April 9, 2013 at 5:29 pm
It’s so worthwhile. The thing I loved about it was how excited my “subjects” were when their name appeared. Made me feel really good. I want a t-shirt that says “I heart local weeklies.”
April 9, 2013 at 4:50 pm
Journalism, especially working for a small weekly where you have to cover everything, like at the QCT, teaches you to be able to write about anything, quickly, on deadline. Those are great skills to have. But you already know that. 🙂
April 9, 2013 at 5:26 pm
Yes! Deadlines. I work as a copywriter for a mega corp right now and it gets pretty intense. But it’s nothing compared to writing a page or two in a few hours, if that. Journalism has to change to survive, I just hope it’s not completely lost in the process.
April 11, 2013 at 6:30 am
I worked for a weekly for two years and consider that tenure to be the most important two years of my writing life. Never before or since had I written so much so fast. I developed my voice at the paper.
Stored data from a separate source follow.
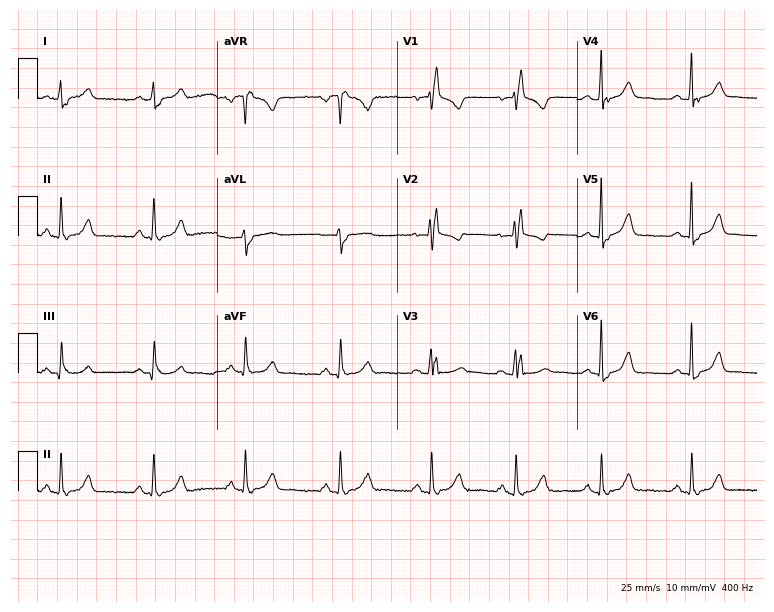
Standard 12-lead ECG recorded from a female patient, 44 years old (7.3-second recording at 400 Hz). None of these six findings is recorded: first-degree AV block, right bundle branch block, left bundle branch block, sinus bradycardia, atrial fibrillation, sinus tachycardia. Findings outside these six are not listed.
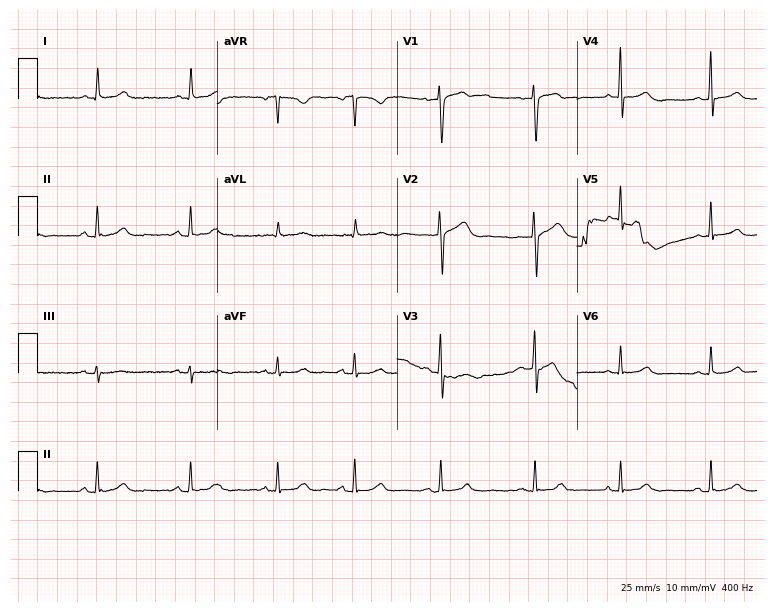
12-lead ECG from a female patient, 46 years old. Recorded interpretation: within normal limits.
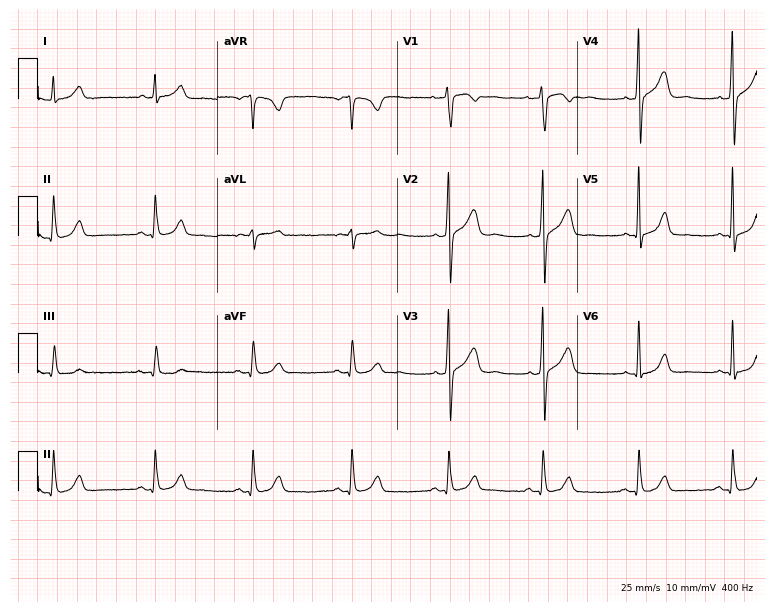
Standard 12-lead ECG recorded from a 32-year-old male patient (7.3-second recording at 400 Hz). Read as a normal ECG.

I also met so many fascinating people on my never-ending quest for The Story.
Unfortunately I ate a lot of Ramen at that time, too. So there’s that.
April 11, 2013 at 7:34 am
I convinced my local paper to let me become a restaurant critic, so I didn’t starve. Best. job. ever. It was a very defining job for me too. I learned how to write fast and find an angle – sometimes a story ends up completely different at the end. And there’s a lot of satisfaction knowing there’s an audience. I don’t get the same satisfaction from copywriting, where I am told “no one will read it anyway.”